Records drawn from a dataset
········

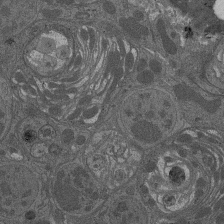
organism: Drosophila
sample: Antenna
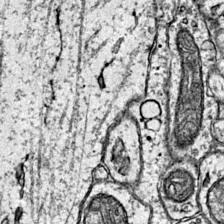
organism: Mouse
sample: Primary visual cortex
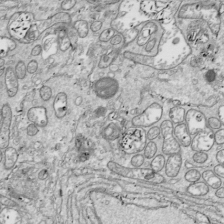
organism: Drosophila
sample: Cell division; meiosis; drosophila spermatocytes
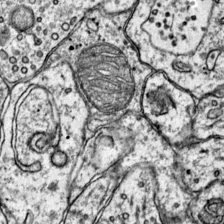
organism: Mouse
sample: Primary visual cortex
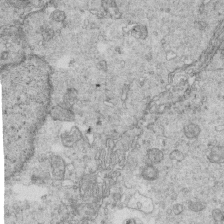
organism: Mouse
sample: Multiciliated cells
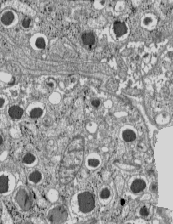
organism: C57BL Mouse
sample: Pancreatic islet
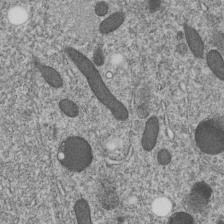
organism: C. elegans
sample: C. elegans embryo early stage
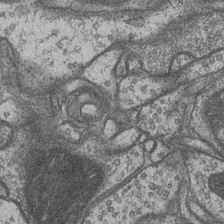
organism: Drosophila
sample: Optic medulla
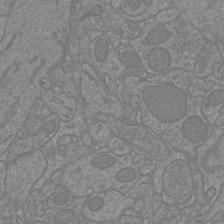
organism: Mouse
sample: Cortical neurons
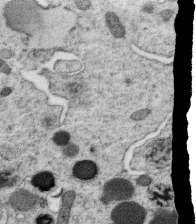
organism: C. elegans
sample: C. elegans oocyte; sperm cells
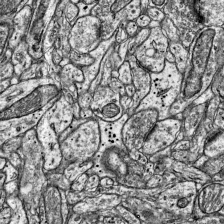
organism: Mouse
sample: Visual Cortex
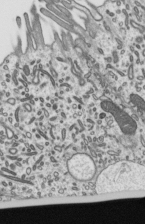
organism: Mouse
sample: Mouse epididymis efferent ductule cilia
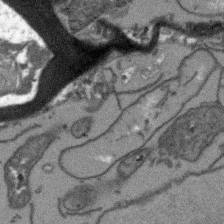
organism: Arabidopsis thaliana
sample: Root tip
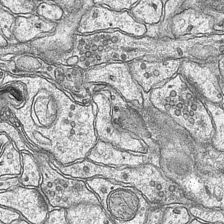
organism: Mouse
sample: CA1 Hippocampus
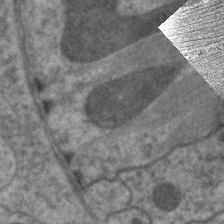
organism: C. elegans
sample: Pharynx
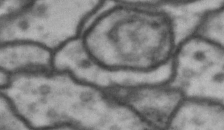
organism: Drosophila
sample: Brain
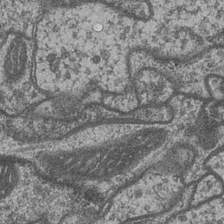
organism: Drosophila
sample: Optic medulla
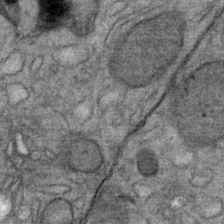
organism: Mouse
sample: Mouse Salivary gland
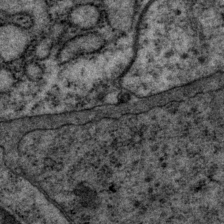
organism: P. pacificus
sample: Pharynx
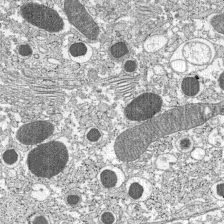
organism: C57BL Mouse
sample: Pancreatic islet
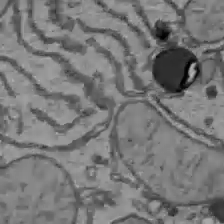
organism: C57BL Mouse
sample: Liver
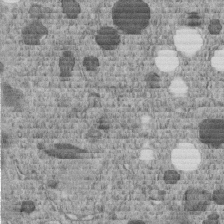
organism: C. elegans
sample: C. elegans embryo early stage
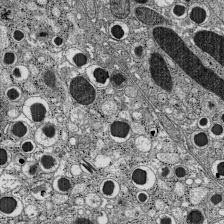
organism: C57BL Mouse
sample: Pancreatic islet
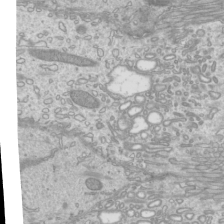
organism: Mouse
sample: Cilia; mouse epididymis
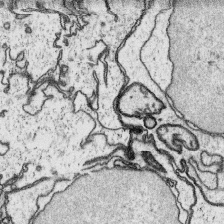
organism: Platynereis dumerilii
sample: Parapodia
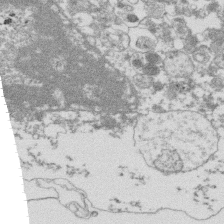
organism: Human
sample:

········

**Exercise aim:**
Retype each entry above character for character; pictures stay out.

**Response for this exercise:**
organism: Drosophila
sample: Antenna
organism: Mouse
sample: Primary visual cortex
organism: Drosophila
sample: Cell division; meiosis; drosophila spermatocytes
organism: Mouse
sample: Primary visual cortex
organism: Mouse
sample: Multiciliated cells
organism: C57BL Mouse
sample: Pancreatic islet
organism: C. elegans
sample: C. elegans embryo early stage
organism: Drosophila
sample: Optic medulla
organism: Mouse
sample: Cortical neurons
organism: C. elegans
sample: C. elegans oocyte; sperm cells
organism: Mouse
sample: Visual Cortex
organism: Mouse
sample: Mouse epididymis efferent ductule cilia
organism: Arabidopsis thaliana
sample: Root tip
organism: Mouse
sample: CA1 Hippocampus
organism: C. elegans
sample: Pharynx
organism: Drosophila
sample: Brain
organism: Drosophila
sample: Optic medulla
organism: Mouse
sample: Mouse Salivary gland
organism: P. pacificus
sample: Pharynx
organism: C57BL Mouse
sample: Pancreatic islet
organism: C57BL Mouse
sample: Liver
organism: C. elegans
sample: C. elegans embryo early stage
organism: C57BL Mouse
sample: Pancreatic islet
organism: Mouse
sample: Cilia; mouse epididymis
organism: Platynereis dumerilii
sample: Parapodia
organism: Human
sample:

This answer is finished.